Saint-Simon a eu le mérite — à une époque où le machinisme et l’industrialisation n’en étaient qu’à leurs débuts — de proclamer la primauté de l’économie sur la politique, des producteurs sur les féodalités renaissantes, sur les chefs de partis ou d’États, sur la caste militaire ; en un mot, de la primauté des abeilles sur les frelons. A la moitié d’une nouvelle classe sociale est liée la formation d’une élite dirigeante qui, dans la pensée de Saint-Simon, ne doit pas être dominante ; la classe industrielle déborde les frontières et constitue une association universelle qui tend à l’organisation sociale de l’espèce humaine.
Produire et organiser l’économie sont les idées maîtresses de Saint-Simon. Si les anarchistes ne peuvent souscrire à l’impératif de la croissance continue, ni accepter une organisation qui maintient le système propriétaire, ils dénoncent le caractère ambigu de la distinction entre direction et domination et ils pensent que la hiérarchie des fonctions, aggravée par la hiérarchie des rémunérations ne fait que perpétuer les inégalités sociales. Non, les anarchistes ne sont pas saint-simoniens.
Où peut-on trouver actuellement sinon des disciples de Saint-Simon, du moins des frères spirituels qui, confrontés avec l’économie moderne, retrouvent et font leur l’essentiel du saint-simonisme ? Sans doute dans ce nouveau socialisme qui a rejeté la doctrine marxiste — officiellement en Allemagne Fédérale et, disons tacitement, en France —. La cogestion qui assure la paix sociale dans l’entreprise entre dirigeants et dirigés, qui garantit la promotion dans l’échelle hiérarchique des producteurs présumés les plus capables, s’accorde avec les vues de Saint-Simon. Et si on lit le fameux « Programme Commun », on constate que le néo- socialisme français maintient les structures fondamentales de la société capitaliste et les hiérarchies traditionnelles. Il semble que le socialisme se réduise à une organisation planifiée de la production, à une croissance économique assurant le plein emploi et à une cogestion strictement hiérarchisée qui n’est que la caricature de cette véritable autogestion que certains socialistes — sincères, enthousiastes et ... candides — appellent de leurs vœux.

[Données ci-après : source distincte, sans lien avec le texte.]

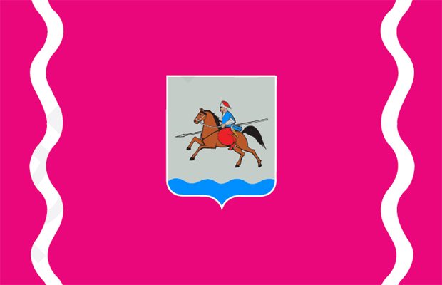 Прапор Черкаського району

Saint-simonisme de gauche, mais aussi saint-simonisme de droite : ainsi réapparaît cette ambiguïté qui caractérise l’école saint-simonienne. Les brillants sujets de l’Ecole Nationale d’Administration — qui fournit à la droite comme à la gauche ses maîtres à penser —, tous ceux qui prônent la croissance continue modérée, la nouvelle société, la concentration, la réforme de l’entreprise, tous réinventent le saint-simonisme.
Tous veulent le changement : les uns le souhaitent sans risque en accordant aux dominés un droit de contrôle qui n’inquiète par les dominants ; les autres le veulent démocratique et, sous le nom de nationalisations, rêvent de l’instauration d’un capitalisme d’État, centralisateur et bureaucratique, avec au sommet une équipe dirigeante d’Administrateurs, de Capacités pour parler comme Saint-Simon.
Ces deux formes de changement présentent le même risque : celui de ne rien changer, car le maintien des structures essentielles de la société et de l’économie perpétue les mêmes hiérarchies et les mêmes inégalités. Les anarchistes rejettent ces résurrections du saint-simonisme : entre Proudhon et Saint-Simon, ils choisissent Proudhon.